箱子看着不重,可他走几步就要停下来喘口气,脚步有些虚浮。
白暮雪注意到他的脸色不太好,嘴唇发白,额角有一层薄薄的汗。
“林公子!”
她忍不住走上去,“你……你不舒服吗?”
林凡抬头看见她,愣了一下,随即摇头:“没什么,昨晚看书看得晚了些,没睡好。”
白暮雪哪里信他。
她伸手去接他肩上的箱子,却被他避开了。
“白姑娘,这箱子脏,别碰。”
“我不嫌脏。”
她执意接过箱子,入手才发现比想象中沉得多——里头除了笔墨纸砚,还塞着好几本厚厚的书。
她差点没拿稳,踉跄了一步。
林凡赶紧伸手扶住她的手臂,手刚碰到她衣袖又像被烫了似的缩了回去。
“小心。
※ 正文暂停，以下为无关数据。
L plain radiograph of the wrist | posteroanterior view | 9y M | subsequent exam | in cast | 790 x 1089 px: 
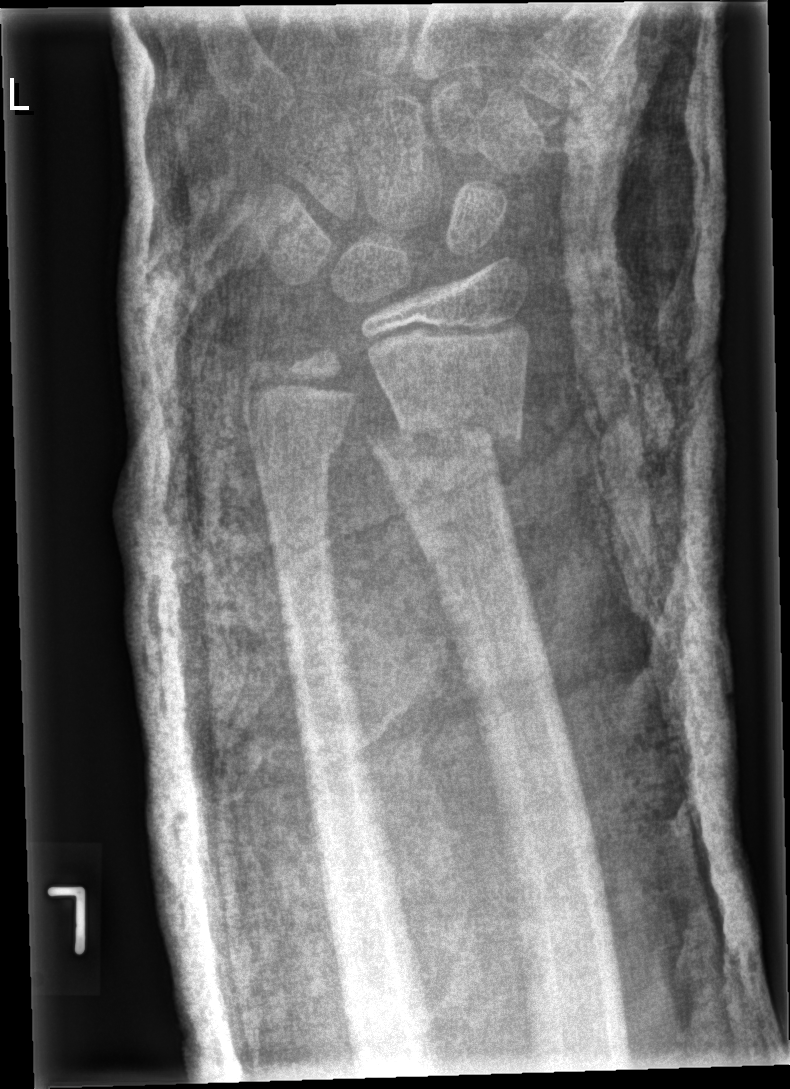 • Coordinates are [x1, y1, x2, y2] in image pixels.
• Fractures — <362,403>-<526,478>, <247,416>-<349,472>.
• AO/OTA classification: 23r-M/3.1; 23u-M/2.1.

”
他轻声说,耳朵尖红了。
白暮雪装作没看到,把箱子抱在怀里,往他的摊位走去。
“白姑娘,这……这怎么使得……” “你帮我搬案几,我帮你搬箱子,这叫互帮互助。”
她头也不回地说,“快走吧,好位子要被别人占了。”
林凡站在原地,看着她抱着箱子走在前面的背影。
晨光洒在她身上,映得她整个人都发着光。
他忽然笑了,弯腰搬起案几,跟了上去。
那天他们一起摆好了摊,林凡要请她吃炊饼,白暮雪嫌路边摊不干净,不肯吃。
林凡便跑去王婆婆那里借了碗热水,又把自己仅有的两块桂花糕用干净的纸包好递给她。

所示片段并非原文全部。